Le débat se porte sur une confrontation entre l'article 221 du Code civil instituant une présomption de pouvoir de disposition des fonds par le dépositaire à l'égard du déposant inséré dans la partie concernant le régime primaire et l'article 1402 du Code civil posant la présomption d'acquêts dans la communauté. Le banquier a intérêt à voir l'effet de l'article 221 du Code civil prolongé le plus longtemps possible, n'ayant pas alors à rechercher la provenance des fonds déposés par l'époux survivant, les héritiers ayant, eux, plutôt intérêt au contraire.
En 1977, le tribunal de commerce de Paris rejette leur demande et considère que le compte ne doit pas être bloqué d'office et donc que la banque n'a pas à agir tant que les héritiers ne l'ont pas demandé. L'appel porté devant la Cour de Paris la même année retient la même solution mais la justifie en droit en faisant prévaloir l'article 221 du Code civil, qui survit au décès du conjoint jusqu'à la demande de blocage du compte par les héritiers, sur l'article 1402 du même code.
La veuve Edberg et ses enfants forment donc un pourvoi en cassation qui aboutit à un arrêt de la chambre commerciale en date du 11 octobre 1983 qui déclare applicable l'article 1402 du Code civil dès la dissolution du mariage.
La Cour d'appel de renvoi de Reims par un arrêt du 11 octobre 1983 tranche dans le même sens que la première Cour d'appel et déclare que la présomption édictée par l'article 221 n'empêche pas les héritiers de se prévaloir de la présomption d'acquêts mais que la dissolution du mariage n'oblige pas le banquier à procéder à une vérification du régime matrimonial.
Mme Ebderg et ses enfants se pourvoient à nouveau en cassation, l'assemblée plénière le rejetant par un arrêt du 4 juillet 1985.
Mais quelle est la durée de la présomption édictée par l'article 221 du Code civil ?
[...] En l'espèce, le banquier n'avait pas après sa connaissance du décès de M. Edberg à bloquer le compte, car la présomption de pouvoir de Mme Edberg sur les fonds était nés avant même qu'elle soit mariée, les effets de cette présomption, donc la libre disposition des fonds et donc la dispense de recherche par le banquier, s'étendent donc jusqu'à l'opposition des enfants Edberg. La Cour rejette ainsi la demande des héritiers en considérant que leur opposition n'ayant pas eu lieu, la banque devait considérer les titres comme appartenant à Mme Edberg. [...]
[...] On peut se demander si en l'occurrence la Cour n'excède pas ses pouvoirs en suppléant le législateur et en osant aller à l'encontre de dispositions édictées par le législateur. Une solution justifiée par les besoins de la pratique La décision des juges, même contra legem, est justifiée par des besoins pratiques. En effet, le rôle des juges n'est pas seulement de se conformer à la lettre de la loi mais d'en faire l'application le plus opportune afin de permettre une administration de la justice optimale. [...]

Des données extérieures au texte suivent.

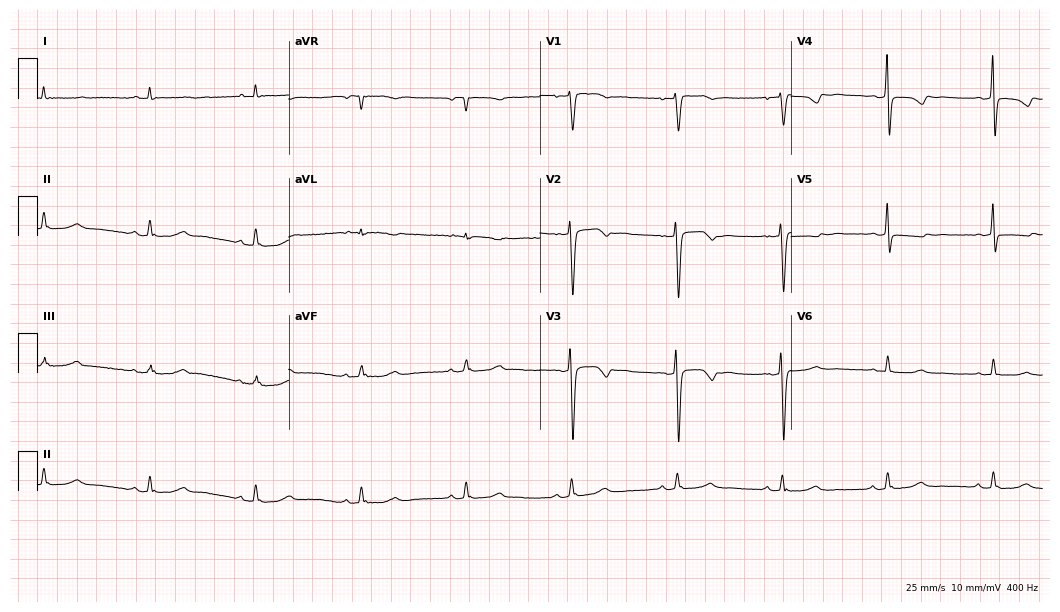
12-lead ECG from a 47-year-old female patient (10.2-second recording at 400 Hz). No first-degree AV block, right bundle branch block, left bundle branch block, sinus bradycardia, atrial fibrillation or sinus tachycardia recorded for this tracing.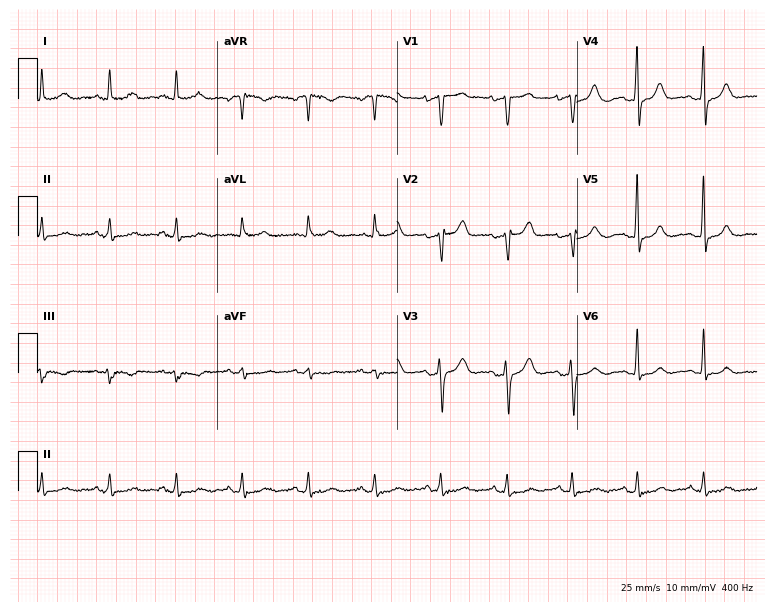
Standard 12-lead ECG recorded from a 56-year-old female. None of these six findings is recorded: first-degree AV block, right bundle branch block, left bundle branch block, sinus bradycardia, atrial fibrillation, sinus tachycardia. Only these six findings were labelled.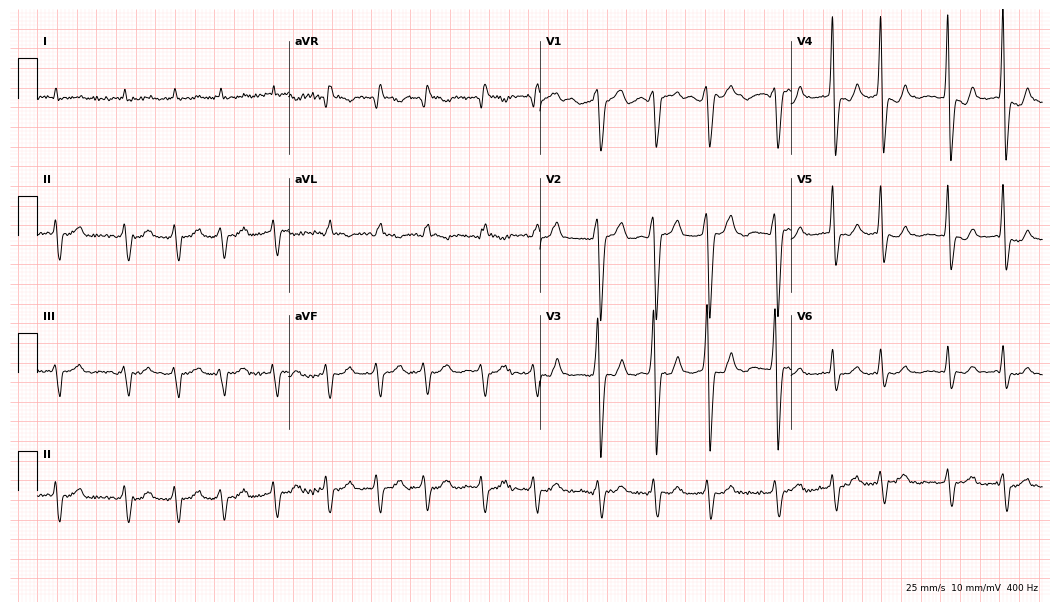
Resting 12-lead electrocardiogram (10.2-second recording at 400 Hz). Patient: a male, 83 years old. The tracing shows atrial fibrillation.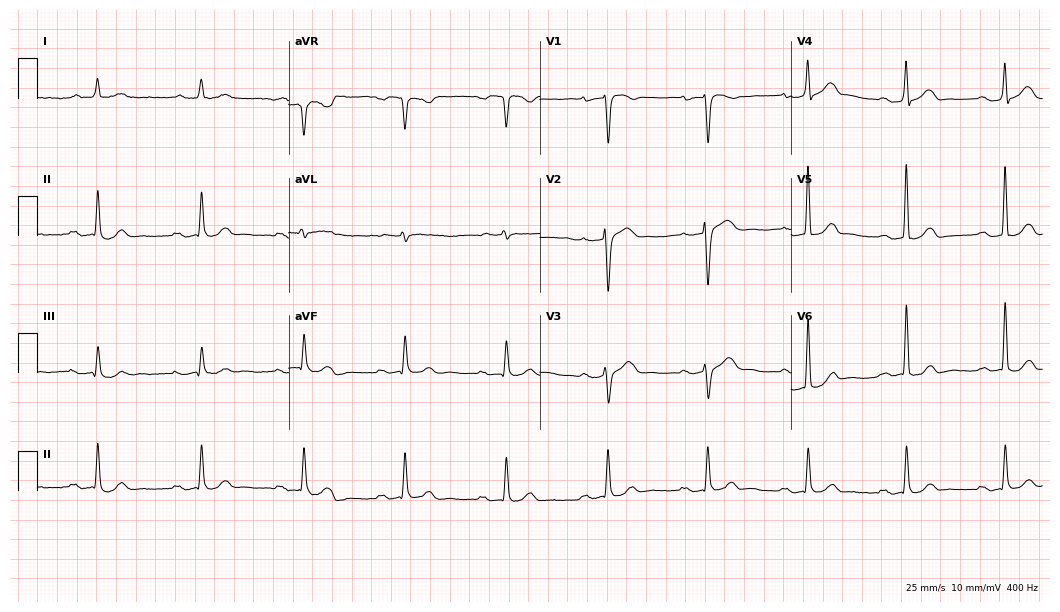
12-lead ECG from a male, 80 years old (10.2-second recording at 400 Hz). No first-degree AV block, right bundle branch block, left bundle branch block, sinus bradycardia, atrial fibrillation or sinus tachycardia recorded for this tracing. Findings outside these six are not listed.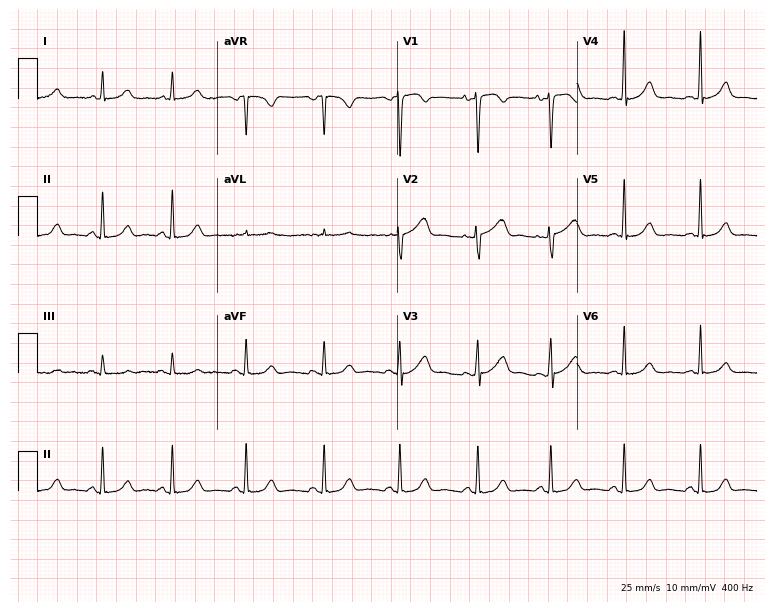
Electrocardiogram, a 47-year-old woman. Overall reading on record: normal ECG.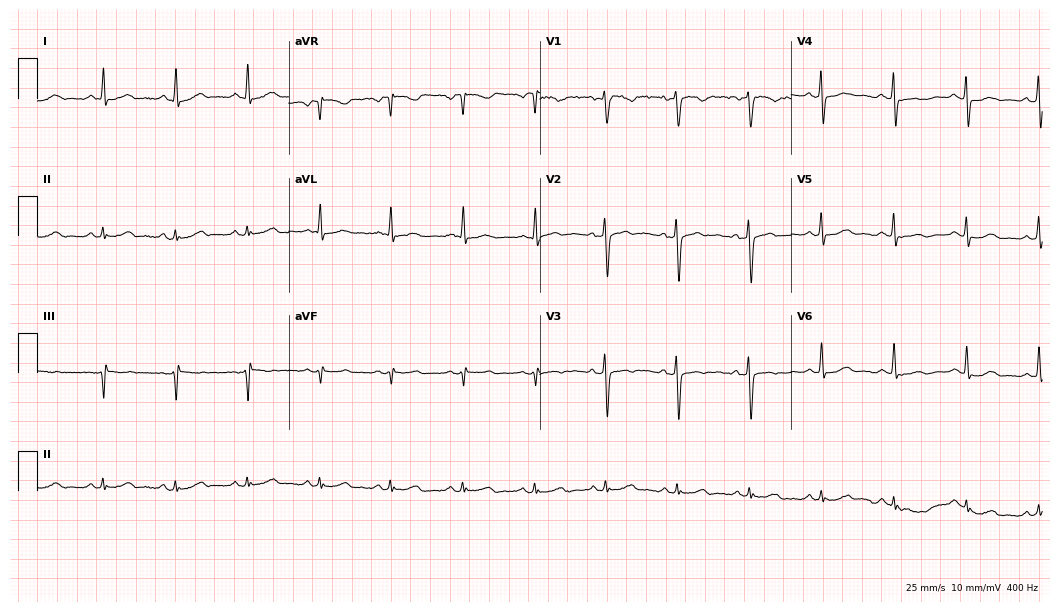
ECG — a female, 55 years old. Labelled as a normal ECG.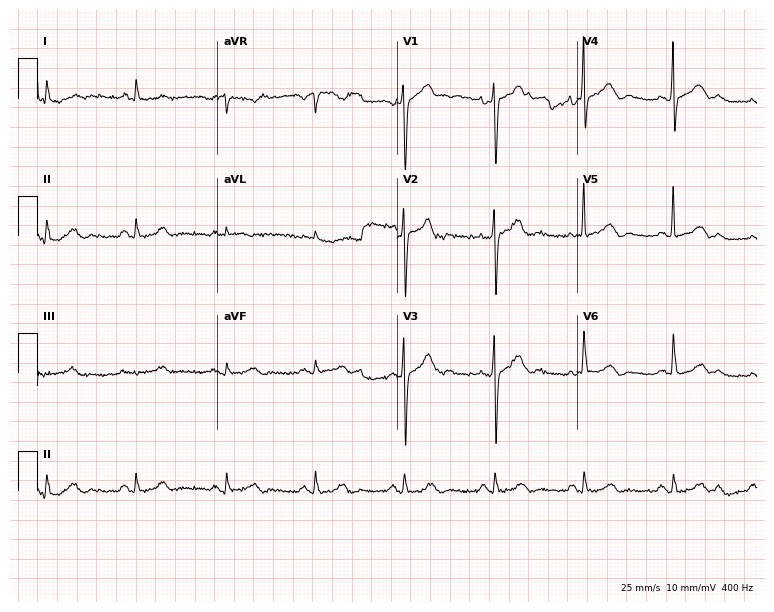
Standard 12-lead ECG recorded from a 57-year-old male. Read as a normal ECG.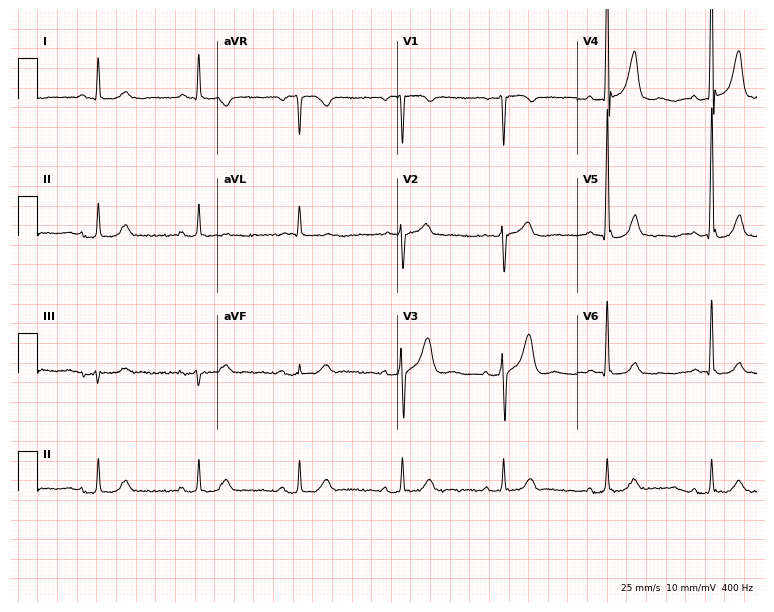
Standard 12-lead ECG recorded from a 69-year-old male patient (7.3-second recording at 400 Hz). None of these six findings is recorded: first-degree AV block, right bundle branch block (RBBB), left bundle branch block (LBBB), sinus bradycardia, atrial fibrillation (AF), sinus tachycardia. Findings outside these six are not listed.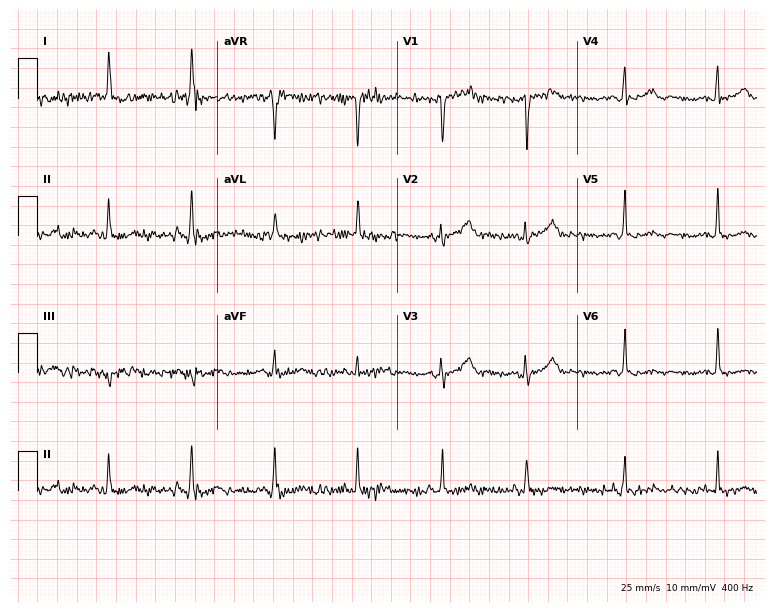
12-lead ECG from an 80-year-old female patient. No first-degree AV block, right bundle branch block (RBBB), left bundle branch block (LBBB), sinus bradycardia, atrial fibrillation (AF) or sinus tachycardia recorded for this tracing.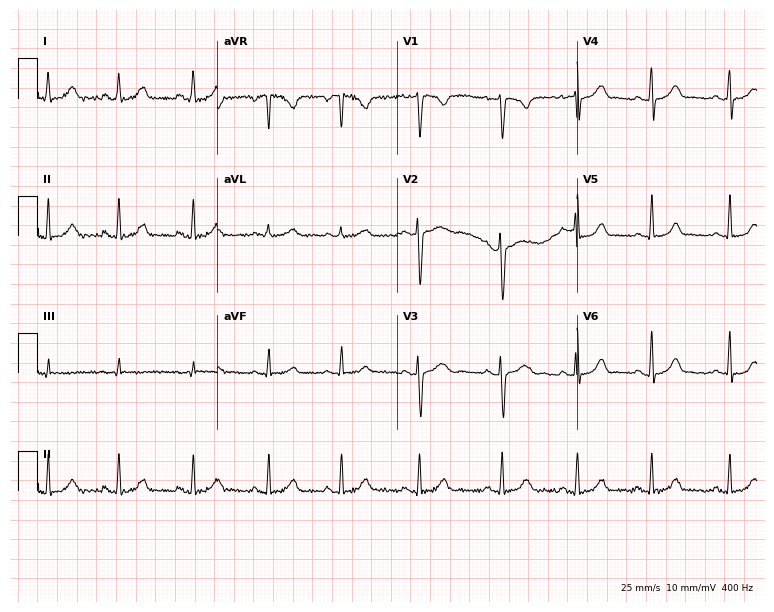
Standard 12-lead ECG recorded from a woman, 30 years old (7.3-second recording at 400 Hz). None of these six findings is recorded: first-degree AV block, right bundle branch block, left bundle branch block, sinus bradycardia, atrial fibrillation, sinus tachycardia. Other findings, if any, are not listed.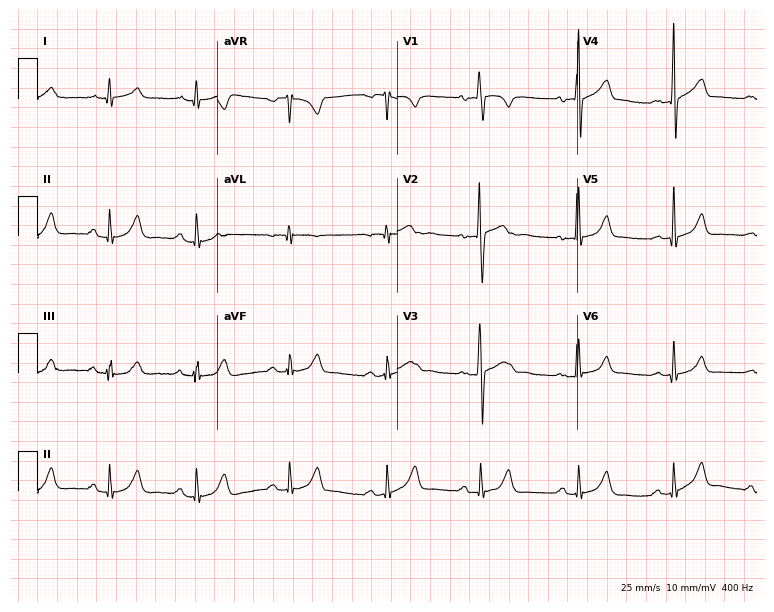
Standard 12-lead ECG recorded from a 29-year-old man. Read as a normal ECG.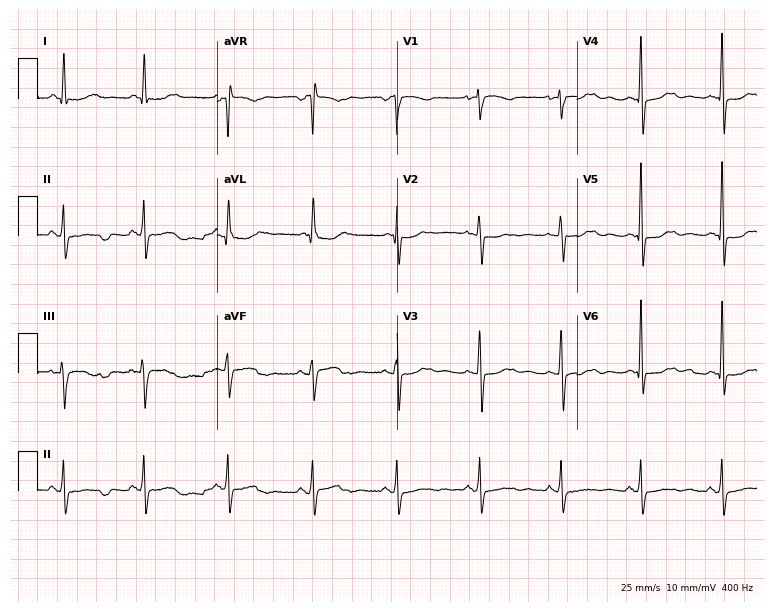
Resting 12-lead electrocardiogram. Patient: a female, 46 years old. None of these six findings is recorded: first-degree AV block, right bundle branch block, left bundle branch block, sinus bradycardia, atrial fibrillation, sinus tachycardia. Findings outside these six are not listed.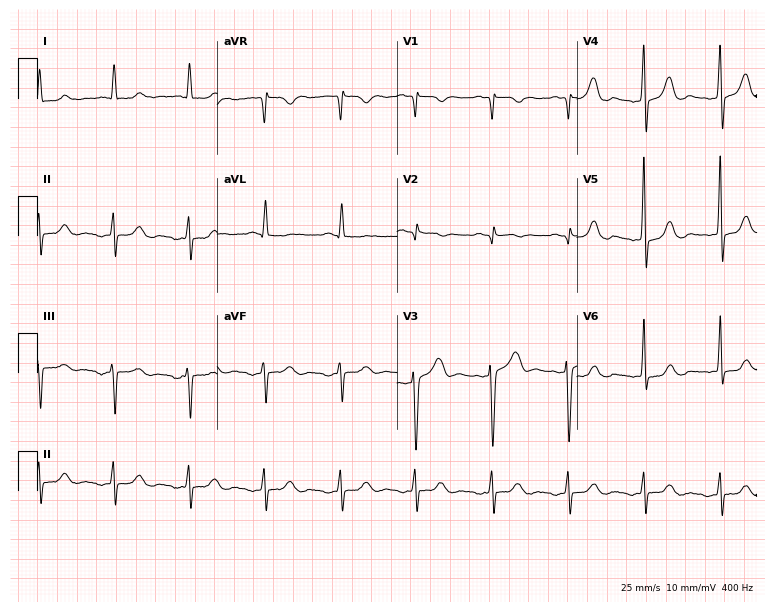
ECG (7.3-second recording at 400 Hz) — a 66-year-old woman. Screened for six findings — first-degree AV block, right bundle branch block (RBBB), left bundle branch block (LBBB), sinus bradycardia, atrial fibrillation (AF), sinus tachycardia — none is recorded. Findings outside these six are not listed.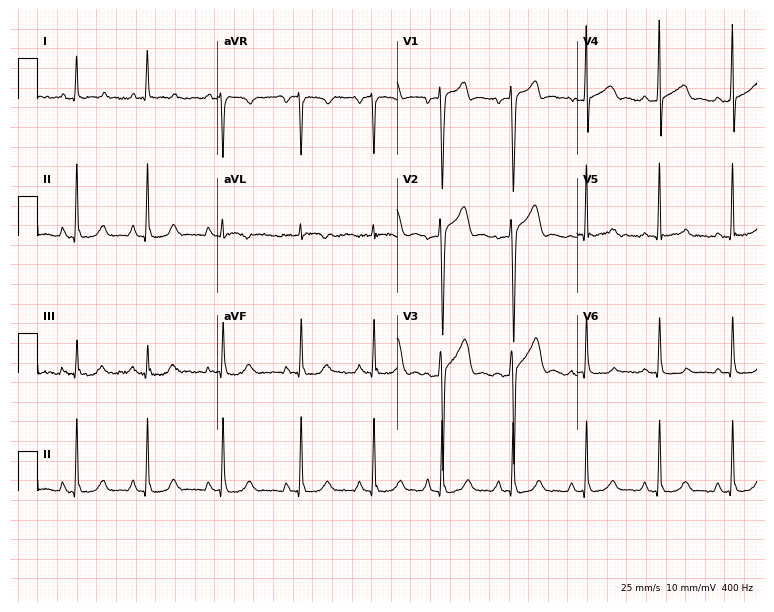
Standard 12-lead ECG recorded from a 35-year-old man (7.3-second recording at 400 Hz). None of these six findings is recorded: first-degree AV block, right bundle branch block (RBBB), left bundle branch block (LBBB), sinus bradycardia, atrial fibrillation (AF), sinus tachycardia. Only these six findings were labelled.

[...] Les héritiers et Mme Edberg assignent alors la banque en dommages-intérêts aux motifs que la banque n'aurait pas du procéder à cette opération sans leur accord. On peut s'interroger sur le bien fondé de l'action de Mme Edberg, qui agit tout de même sur le fondement du préjudice que lui aurait causé la banque en exécutant ses volontés, quoique son action ait été acceptée. Le débat se porte sur une confrontation entre l'article 221 du Code civil instituant une présomption de pouvoir de disposition des fonds par le dépositaire à l'égard du déposant inséré dans la partie concernant le régime primaire et l'article 1402 du Code civil posant la présomption d'acquêts dans la communauté. [...]
[...] Elle trouvera également son terrain de prédilection dans les cas de divorce ou de séparation de corps. L'arrêt a donc une application bien plus large que celle du cas d'espèce. Dans ces cas, le banquier sera également dispensé de s'informer de l'évolution de la situation, mais la jurisprudence de 1985 verra tout de même son ampleur modérée par le fait que dans ce cas l'autre conjoint est présent. En effet, comme le fait remarquer le doyen Ponsard, il est alors sans doute beaucoup moins à craindre que le conjoint du titulaire du compte ne veille pas à la défense de ses intérêts, de sorte que la question ne se posera guère Si les fonds ne sont effectivement pas au déposant, le conjoint qui a juridiquement le pouvoir d'en disposer se manifestera. [...]
[...] La Cour d'appel de renvoi de Reims par un arrêt du 11 octobre 1983 tranche dans le même sens que la première Cour d'appel et déclare que la présomption édictée par l'article 221 n'empêche pas les héritiers de se prévaloir de la présomption d'acquêts mais que la dissolution du mariage n'oblige pas le banquier à procéder à une vérification du régime matrimonial. Mme Ebderg et ses enfants se pourvoient à nouveau en cassation, l'assemblée plénière le rejetant par un arrêt du 4 juillet 1985. [...]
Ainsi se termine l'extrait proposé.